Dataset items:
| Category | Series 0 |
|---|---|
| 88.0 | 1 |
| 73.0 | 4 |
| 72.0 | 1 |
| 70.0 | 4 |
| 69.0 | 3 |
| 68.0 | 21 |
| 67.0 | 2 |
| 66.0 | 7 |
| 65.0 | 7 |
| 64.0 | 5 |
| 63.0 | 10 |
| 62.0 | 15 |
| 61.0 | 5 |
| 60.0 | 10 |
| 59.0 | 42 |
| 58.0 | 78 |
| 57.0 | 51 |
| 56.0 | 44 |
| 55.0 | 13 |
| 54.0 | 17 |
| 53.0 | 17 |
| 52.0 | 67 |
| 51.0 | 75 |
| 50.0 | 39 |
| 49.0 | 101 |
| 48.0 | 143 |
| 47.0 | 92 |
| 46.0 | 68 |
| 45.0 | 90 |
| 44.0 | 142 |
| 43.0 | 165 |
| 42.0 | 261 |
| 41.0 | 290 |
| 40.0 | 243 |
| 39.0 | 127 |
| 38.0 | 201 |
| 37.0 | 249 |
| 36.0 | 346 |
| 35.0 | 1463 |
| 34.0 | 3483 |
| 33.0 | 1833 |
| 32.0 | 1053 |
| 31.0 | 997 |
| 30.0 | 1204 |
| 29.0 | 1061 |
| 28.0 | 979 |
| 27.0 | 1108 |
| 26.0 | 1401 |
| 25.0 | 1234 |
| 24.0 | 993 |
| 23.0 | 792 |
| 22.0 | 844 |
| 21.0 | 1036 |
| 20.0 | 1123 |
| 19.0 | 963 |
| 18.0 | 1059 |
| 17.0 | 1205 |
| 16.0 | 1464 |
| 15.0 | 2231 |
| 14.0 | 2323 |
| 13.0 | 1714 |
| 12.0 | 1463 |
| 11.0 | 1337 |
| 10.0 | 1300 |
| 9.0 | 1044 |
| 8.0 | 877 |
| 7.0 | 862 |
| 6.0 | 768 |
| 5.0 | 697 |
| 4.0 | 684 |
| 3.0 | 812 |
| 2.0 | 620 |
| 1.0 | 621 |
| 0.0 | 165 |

#### [Try it]
Which lines run from the one containing "44.0 | 142 |" to the final line of the entries? Return those lines exactly, and only those.

#### [Result for this exercise]
| 44.0 | 142 |
| 43.0 | 165 |
| 42.0 | 261 |
| 41.0 | 290 |
| 40.0 | 243 |
| 39.0 | 127 |
| 38.0 | 201 |
| 37.0 | 249 |
| 36.0 | 346 |
| 35.0 | 1463 |
| 34.0 | 3483 |
| 33.0 | 1833 |
| 32.0 | 1053 |
| 31.0 | 997 |
| 30.0 | 1204 |
| 29.0 | 1061 |
| 28.0 | 979 |
| 27.0 | 1108 |
| 26.0 | 1401 |
| 25.0 | 1234 |
| 24.0 | 993 |
| 23.0 | 792 |
| 22.0 | 844 |
| 21.0 | 1036 |
| 20.0 | 1123 |
| 19.0 | 963 |
| 18.0 | 1059 |
| 17.0 | 1205 |
| 16.0 | 1464 |
| 15.0 | 2231 |
| 14.0 | 2323 |
| 13.0 | 1714 |
| 12.0 | 1463 |
| 11.0 | 1337 |
| 10.0 | 1300 |
| 9.0 | 1044 |
| 8.0 | 877 |
| 7.0 | 862 |
| 6.0 | 768 |
| 5.0 | 697 |
| 4.0 | 684 |
| 3.0 | 812 |
| 2.0 | 620 |
| 1.0 | 621 |
| 0.0 | 165 |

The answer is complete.